> **PROBLEM TO SOLVE**
A word-for-word copy of the lines from the one holding "125.07 | 218.961 |" through the final line of the records below is the only output asked for.

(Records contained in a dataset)
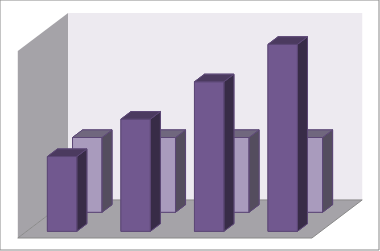
| Category | Series 1 | Series 2 |
|---|---|---|
| Point 1 | 10 | 10 |
| Point 2 | 15 | 10 |
| Point 3 | 20 | 10 |
| Point 4 | 25 | 10 |
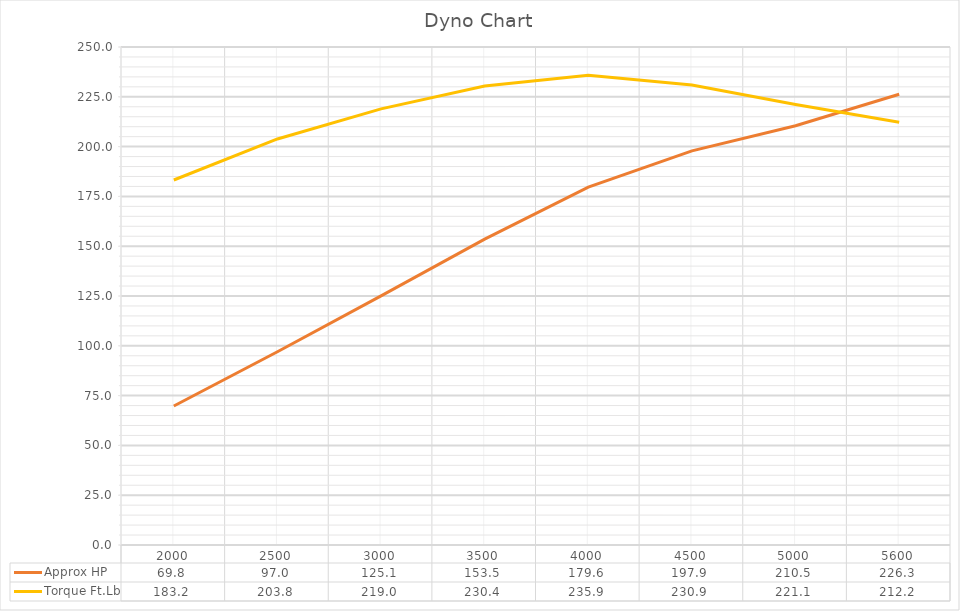
| Category | Approx HP | Torque Ft.Lb |
|---|---|---|
| 2000.0 | 69.775 | 183.232 |
| 2500.0 | 97.028 | 203.841 |
| 3000.0 | 125.07 | 218.961 |
| 3500.0 | 153.528 | 230.385 |
| 4000.0 | 179.64 | 235.873 |
| 4500.0 | 197.873 | 230.945 |
| 5000.0 | 210.476 | 221.089 |
| 5600.0 | 226.299 | 212.241 |

> **ANSWER FOR THIS EXERCISE**
| 3000.0 | 125.07 | 218.961 |
| 3500.0 | 153.528 | 230.385 |
| 4000.0 | 179.64 | 235.873 |
| 4500.0 | 197.873 | 230.945 |
| 5000.0 | 210.476 | 221.089 |
| 5600.0 | 226.299 | 212.241 |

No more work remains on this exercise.